Holiday travel expected to rebound, despite omicron variant


By  Katie Akin, Iowa Capital Dispatch

An 184% increase in year-end air travel is expected compared to 2020, according to AAA. (Photo by Joe Raedle/Getty Images)

End-of-year holiday travel is expected to rebound to nearly pre-pandemic levels, even as the omicron variant of COVID-19 begins to spread more rapidly in the U.S.


AAA predicts that more than 109 million Americans will travel more than 50 miles this year for the holiday. That would be a 34% increase in travelers from last year. Airlines will see the largest increase from 2020: AAA predicts a 184% increase in people flying for the holidays.

“Americans who canceled their vacations in 2020 want to gather with family and friends for the holidays this year, although they will still be mindful of the pandemic and the new omicron variant,” said Paula Twidale, an executive with AAA Travel.

But, Twidale said, “conditions are much different” this year due to widely available vaccinations.

Drivers can expect higher gas prices


A majority of Americans traveling this season will travel by car. AAA predicts 100.1 million people will drive more than 50 miles this season, making up a majority of holiday travelers.

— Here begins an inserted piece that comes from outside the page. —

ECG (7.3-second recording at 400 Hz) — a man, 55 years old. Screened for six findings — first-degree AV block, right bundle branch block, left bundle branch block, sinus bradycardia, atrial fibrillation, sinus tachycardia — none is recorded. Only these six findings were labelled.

Drivers should expect to pay more at the pump on the way to festivities this year. According to GasBuddy data, the average gas price in Iowa is about $3 per gallon – 87 cents higher than it was a year ago.

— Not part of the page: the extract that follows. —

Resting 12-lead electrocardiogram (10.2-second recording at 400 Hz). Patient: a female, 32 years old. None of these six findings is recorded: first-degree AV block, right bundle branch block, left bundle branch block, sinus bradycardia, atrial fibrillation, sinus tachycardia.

Out-of-state travelers can expect even higher prices, as the national average is $3.27 per gallon.

COVID-19 precautions remain in place for flights

Another 6.4 million travelers will take a plane, and 2.9 million will take a bus, train or other form of shared transportation.

Airlines and other forms of public transportation still require travelers to wear face coverings over their noses and mouths. The Centers for Disease Control recommend Americans delay travel until receiving a full vaccination against COVID. People who are not fully vaccinated should get COVID tests before and after the trip.

At a U.S. Senate hearing last week, CEOs of major airlines agreed mask requirements would remain in place as long as medical experts recommended them. The CDC recommends that everyone, including fully vaccinated individuals, wear face coverings indoors in public places with high levels of community transmission.